Platform SDK: Agent

ISRResGraphEx and IAttributes

The results objects returned by the engine must support the ISRResGraphEx interface and the IAttributes interface. Merely supporting the ISRResGraphEx interface is enough to enable the sound editor to provide word break information, but does not provide the necessary support for phoneme information.

SRATTR_PHONESEG

The sound editor requires that engines also support a special DWord attribute, SRATTR_PHONESEG. The editor queries the engines to see IAttribute interface and attempts to set the SRATT_PHONESEG to 1. If that call succeeds, the sound editor assumes that the engine's results will support the gathering of phoneme-segmentation information from results object.

#define    SRATTR_PHONESEG    MAKELONG (1, SRVEN_MICROSOFT)

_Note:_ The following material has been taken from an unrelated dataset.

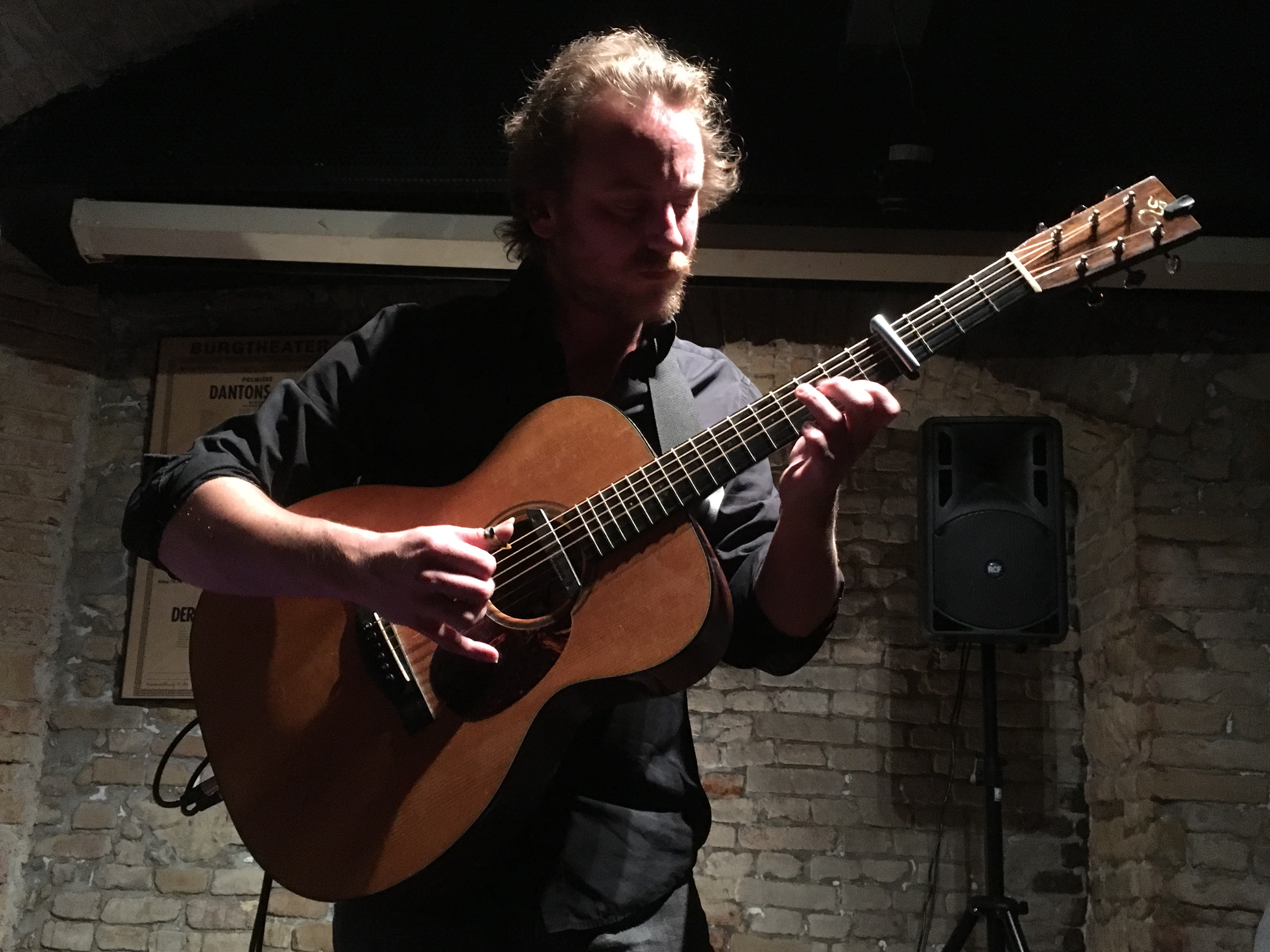 Markus Schlesinger Wien bei seinem Wien-Konzert in der "Fromme Helene" 2018

When a results object is transmitted to the sound editor, it queries that object for its implementation of ISRResGraphEx. ISRResGraphEx contains a member function, DataGet, with type signature

HRESULT  DataGet  (DWord, dwID, GUID gAttrib, SDATA *psData)

Where dwID is the identifier of the graph object, gAttrib is a GUID corresponding to the attribute sought, and psData is a pointer to an SDATA object containing the data returned. The engine is responsible for allocating the data stored in psData through CoTaskMemAlloc. The calling application (in this case the sound editor) is responsible for freeing it through CoTaskMemFree when it is finished.

DataGet is required to recognize three pre-defined GUIDs, which are listed in the SAPI documentation. An engine which returns a success code to the call to DWORDSet(SRATTR_PHONESEG, 1) is also required to recognize a specific GUID, SRGARC_PHONEMESEGMENTATION, when called with a dwID that corresponds to an edge in the graph.

DEFINE_GUID(SRGARC_PHONMESEGMENTATION, 0xd05405b0, 0x1db1, 0x11d2, 0x94, 0x2, 0x0, 0xc0, 0x4f, 0x8e, 0xf4, 0x8f);

When the call returns, psData should point to an array of DWORD-aligned structure of type PHONESEG, defined by:

typedef struct tagSRPHONESEG {
   DWORD   dwSize;      // Size of the SRPHONESEG
structure+ phone data
   QWORD   qwStartTime;    // SAPI timestamp of the start of the seqment
…QWORD   qwEndTime;   // SAPI timestamp of the end of the seqment
   int      nScore;      // The segment's score
   WCHAR   aPhones[0];   // Array of phone(s) making up the segment
} SRPHONESEG,  *PSRPHONESEG;

where qwStartTime and qwEndTime point to the beginning and end of each phoneme making up the word covered by the edge, and aPhones is an array of Unicode characters corresponding to the IPA representation of the phone, which were produced in this segment. (In some languages, there are phonemes which are spelled with more than one IPA phoneme. In English, for instance, the "long I" sound in the word "live" is actually a diphthong, made up of two simpler phonemes concatenated together.) The aPhones array should be zero terminated and padded at the end to make each SRPHONESEG structure in the array an even multiple of four bytes long.

For example, suppose the word spoken on arc 4 was "made". Then the call to DataGet(4, SRGARC_PHONEMESEGMENTATION, &sd) might return an array of three phoneme segments, /m/ running from qwStartTime=328434 bytes to qwEndTime=330354 bytes, /1e/ running from qwStartTime=330354 bytes to qwEndTime=344114 bytes, and /d/ running from qwStartTime=344114 bytes to qwEndTime=347314 bytes. These would be presented as a packed array of three SRPHONESEG structures of sizes 28, 32, and 28 bytes, respectively. Notice that there is some padding at the end of the middle SRPHONESEG structure, so that the next item in the array starts at a 4-byte boundary.

The SAPI 4.0 SDK includes a tool (SRFunc) for testing compliance with the SAPI 4.0 spec. Included in that tool is a test for compliance with this set of interfaces. The source code for that tool is a good place to start in order to understand how these interfaces will interact with the sound editor, and to debug the interfaces during development.